Table 5: Problem name, number of decision variables, number of black-box constraints, number of white-box constraints, type of objective function – black box (BB) or white box (WB) – and the best known feasible objective function value of each test problem.

Test problem	Number of	Number of	Number of	Type of	Best known feasible
Test problem	variables	BB constraints	WB constraints	Obj. function	obj. function value
GTCD4	4	0	1	BB	2964893.85
SR7	7	9	2	WB	2994.42
Hesse	6	3	3	WB	-310
HS21	2	1	0	WB	-99.96
HS23	2	3	2	WB	2

In Table 6, the results obtained with a budget of 100 black-box calls are presented. It can be seen that DEFT-FUNNEL was the only one to reach the global minimum in every problem, while GA had the best average-case and worst-case performances in general. We also notice that the three solvers had similar performances on HS21, attaining all the global minimum without much difficulty.
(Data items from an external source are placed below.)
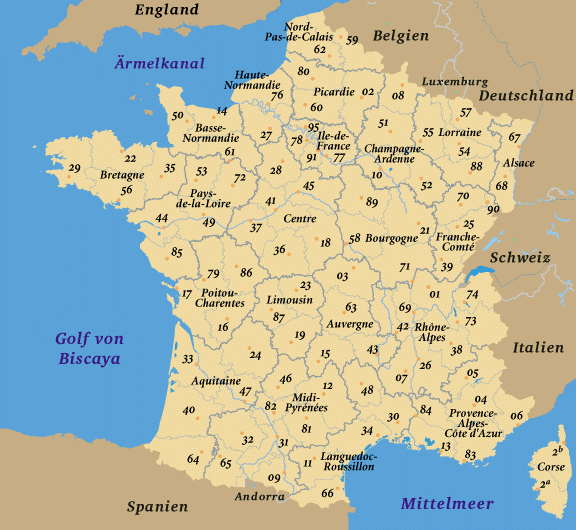 Karte der französischen Départements mit Regionen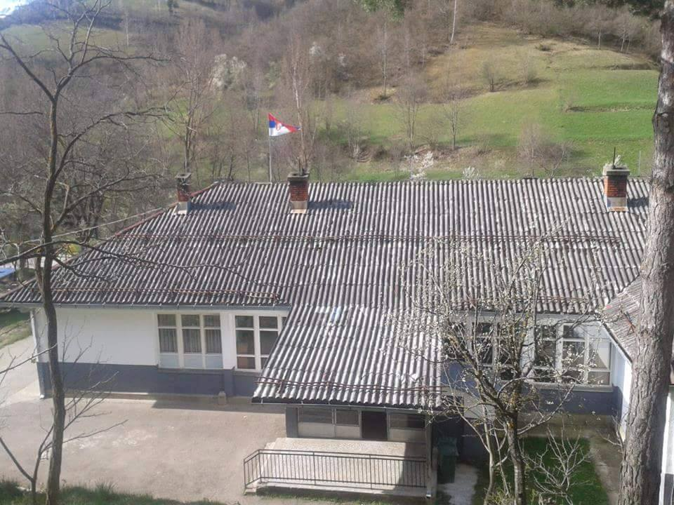 Основна школа ,,Шарски Одред" у Врбештици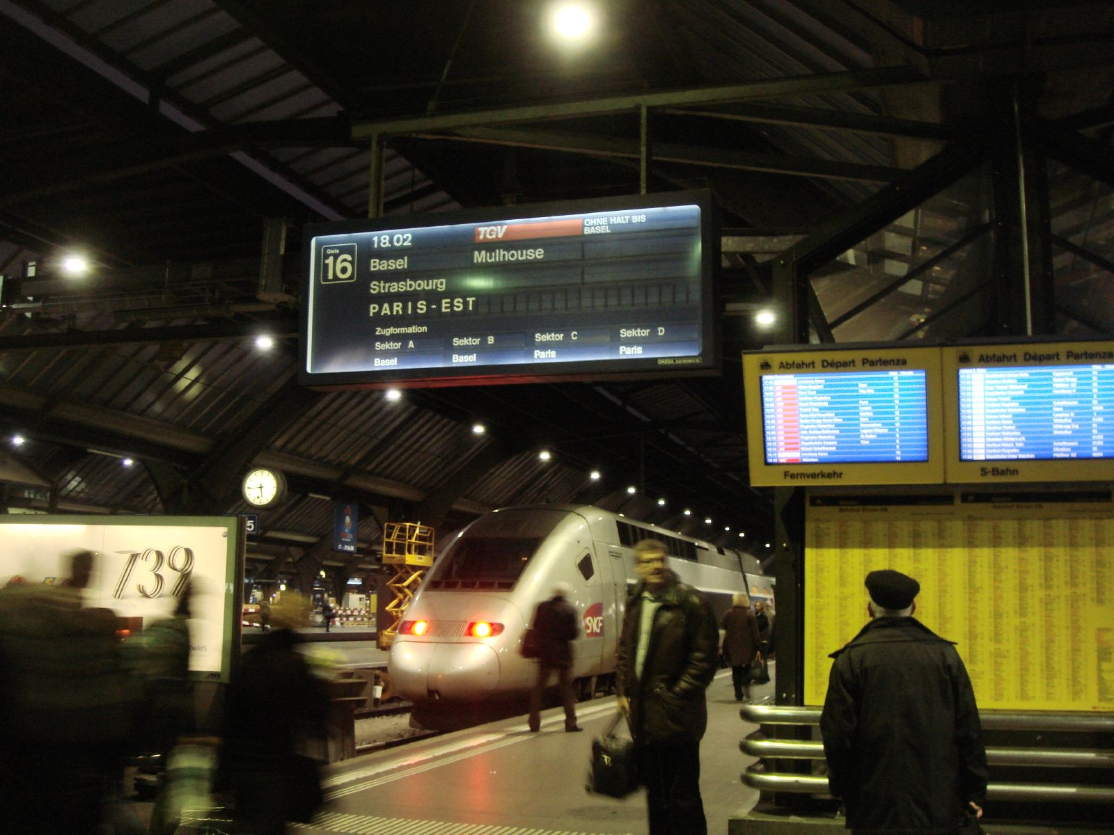 Ein TGV im Züricher Hauptbahnhof.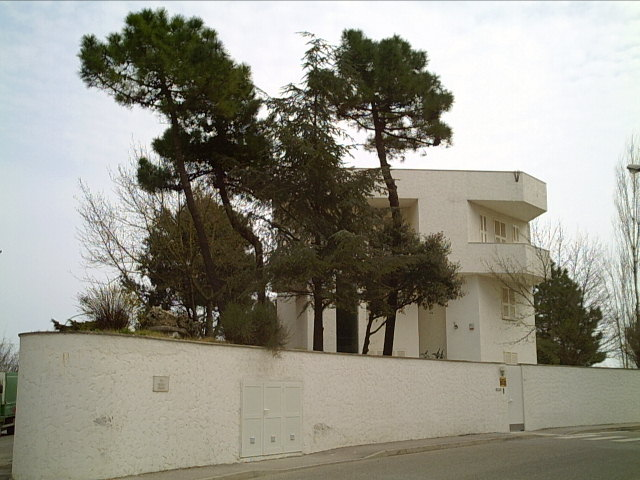 Casa museo Remo Brindisi This is a photo of a monument which is part of cultural heritage of Italy.

When comparing the black-box and grey-box results obtained by DEFT-FUNNEL on problems GTCD4 and SR7, it is evident that the available information from the white-box functions contributed to improve its performance. Not only the best objective function values on these problems were improved, allowing for reaching the global minimum on SR7, but also the average and worst ones. Since DEFT-FUNNEL had already attained the global minimum on Hesse in the black-box setting, the only expected improvement would be in the average and worst cases, which did not happen in our experiments. This is probably due to the fact that this a multimodal problem with 18 local minima, being a combination of 3 separable problems and having 1 global minimum. Therefore, even if information about the function is partially available, the problem remains very difficult to solve due to its nature.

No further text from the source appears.